**TASK DETAILS**.
Print nothing but the lines below starting at the line that holds "ОВДП) | 157.177 |" and ending at the line that holds "сертифікати | 0 |", including both, each exactly as written.

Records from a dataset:
[Start of Attachment]
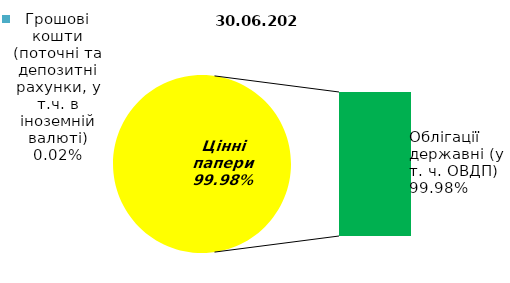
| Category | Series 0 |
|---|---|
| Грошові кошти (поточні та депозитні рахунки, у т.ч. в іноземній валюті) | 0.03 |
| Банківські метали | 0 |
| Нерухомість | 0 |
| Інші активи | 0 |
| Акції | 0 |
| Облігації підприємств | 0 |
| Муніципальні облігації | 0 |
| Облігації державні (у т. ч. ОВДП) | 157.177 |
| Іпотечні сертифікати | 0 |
[End of Attachment]
[Start of Attachment]
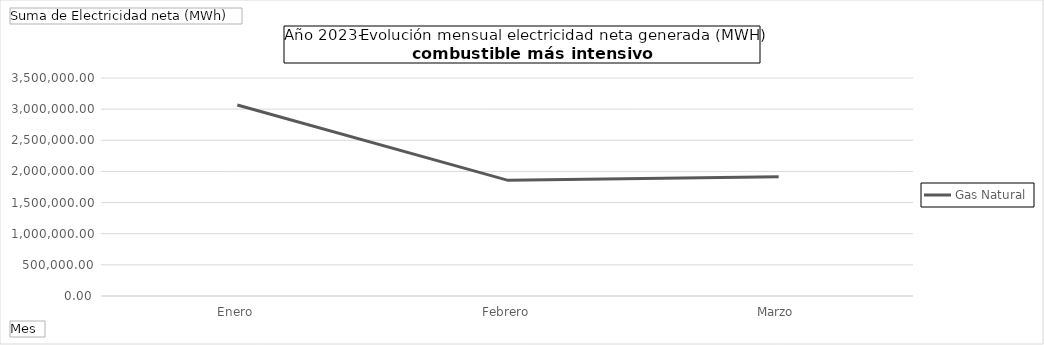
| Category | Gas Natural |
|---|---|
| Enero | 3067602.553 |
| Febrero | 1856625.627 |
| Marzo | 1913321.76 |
[End of Attachment]
**ANSWER BELOW**.
| Облігації державні (у т. ч. ОВДП) | 157.177 |
| Іпотечні сертифікати | 0 |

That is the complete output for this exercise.